What to produce: Without any images, write the data out exactly as it appears.

Provided material:

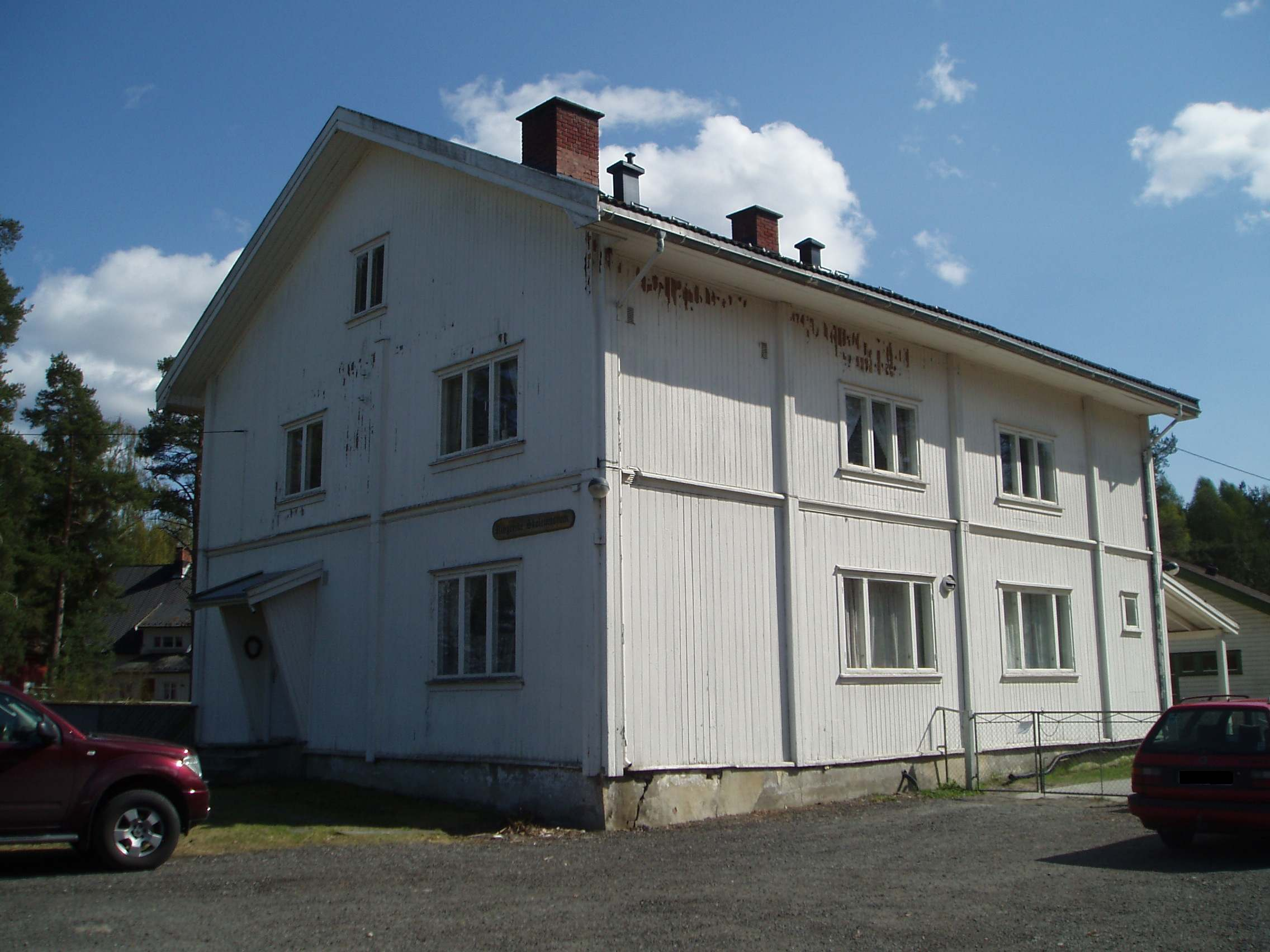 Veien gamle skole i Ringerike kommune i Buskerud fylke i Norge. Skolen er i dag skolemuseum.
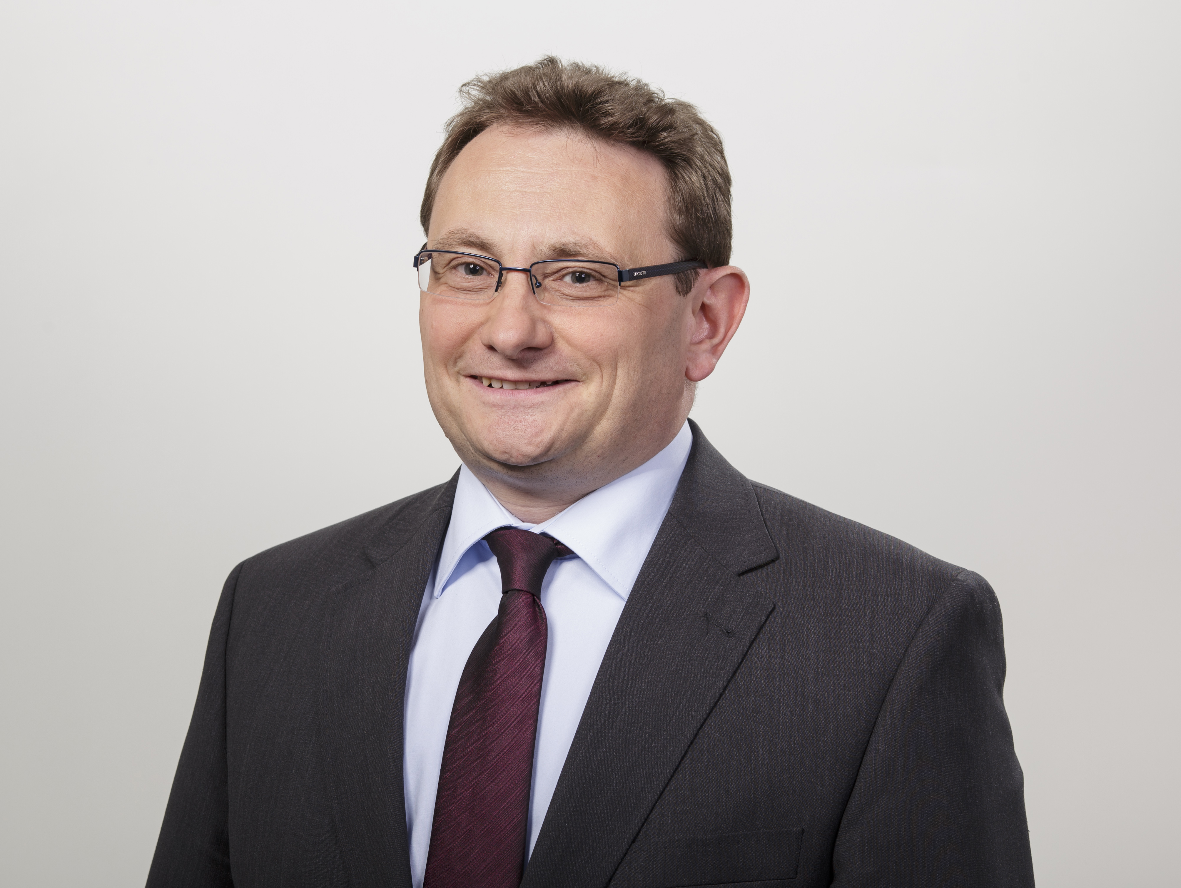 Ulrich Lange, MdB (2012)
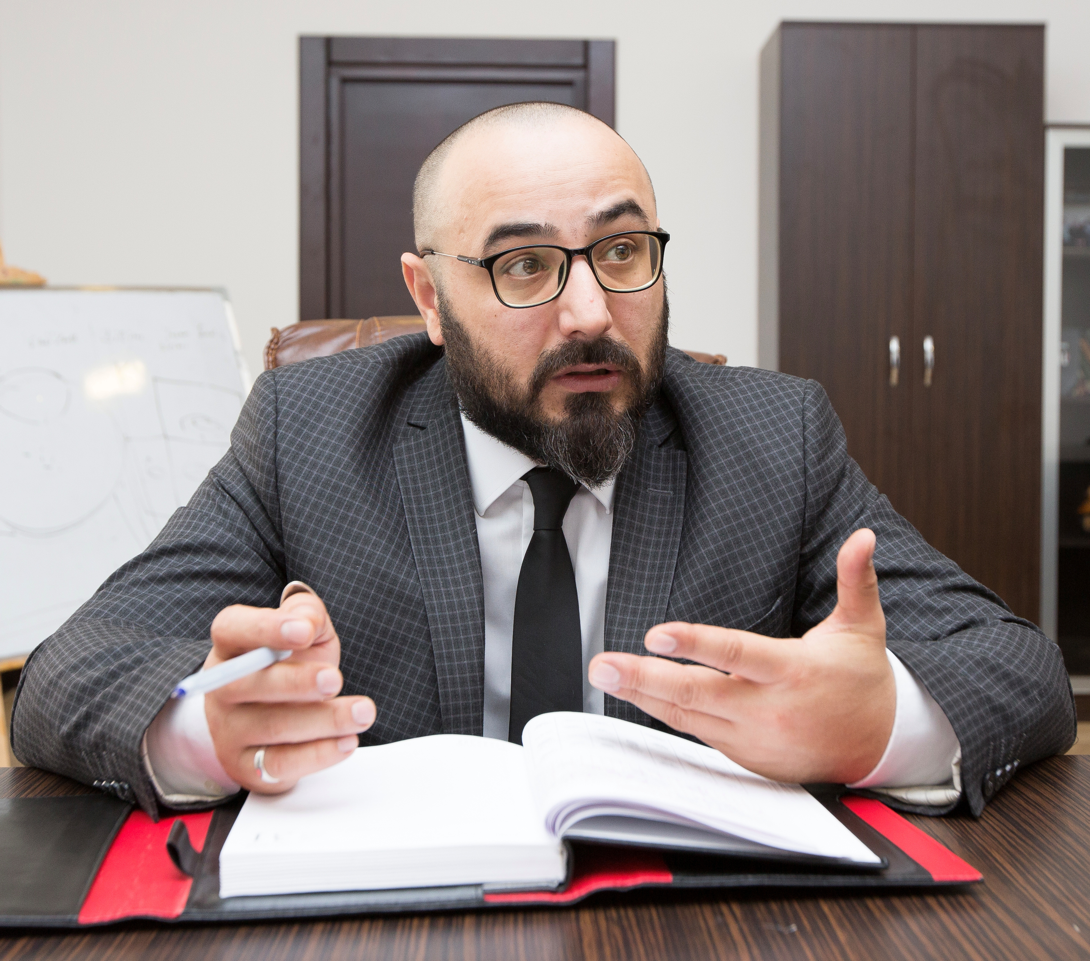 Eltən Qədimbəyli

Answer below:
 Veien gamle skole i Ringerike kommune i Buskerud fylke i Norge. Skolen er i dag skolemuseum.
 Ulrich Lange, MdB (2012)
 Eltən Qədimbəyli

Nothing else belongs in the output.